Cliffs of Fall

(Based on Mary Renault's The Charioteer)


Even the last of the flowers on the red-hot pokers in the garden at home would have died by this time of year—that is, if they had not been dug from the border months before to make room for vegetables.  Her heart was dying, too.
Well, it seemed so.  She knew that it wasn’t really.  (She was a nurse, after all, even though she’d only just finished her training before coming here.)  Adrian pushed the trolley down the ward, putting a mug of water by each patient.  Once again, she almost stopped at the empty bed by habit, but caught herself and walked past.  Soon enough some training casualty would be transferred, she supposed; but it would be a new face and a new voice.
She put the trolley away, and greeted Simsie as she came in and sat down at the desk at the end of the ward.  Then she went along to the kitchen to make her a cup of coffee.  The water was icy cold, and the kettle sat obstinately on the ring, lapped by blue flame, and wouldn’t boil.

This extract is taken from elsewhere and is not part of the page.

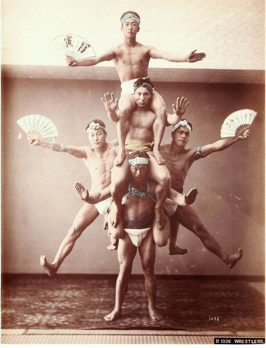 日本の大道芸

It was good to sit at the wooden table, finally, finally getting off her feet.  Yet the kitchen also held dear memories—memories of her first days here, when the maids had left so suddenly but the c.o.s had not yet come, so it had been the nurses doing the chores.  (In common with all the nurses, she thoroughly appreciated the c.o.s and the work that they did.  She wished her father could meet them.  The reality was so far different from his indignation at the dinner table.)  She had stood at that sink, her hands going soggy in the soapy water as she washed up the patients’ breakfast dishes, dinner dishes, supper dishes.  The nurses had still been strangers then and all so, so much more experienced than she:  she had yearned for a friendly face.  And then he had popped in to join her … so often he had joined her … setting his crutch aside where he could reach it, leaning back against the table.  Sometimes he’d even grabbed a cloth, stood by the counter beside her, and dried the dishes as she’d washed them.  She had been terrified lest Matron come in, for it was surely against the rules; yet it had been like chatting with a boy from home, like one of her brother’s friends.  She treasured those memories—and knew she should forget them.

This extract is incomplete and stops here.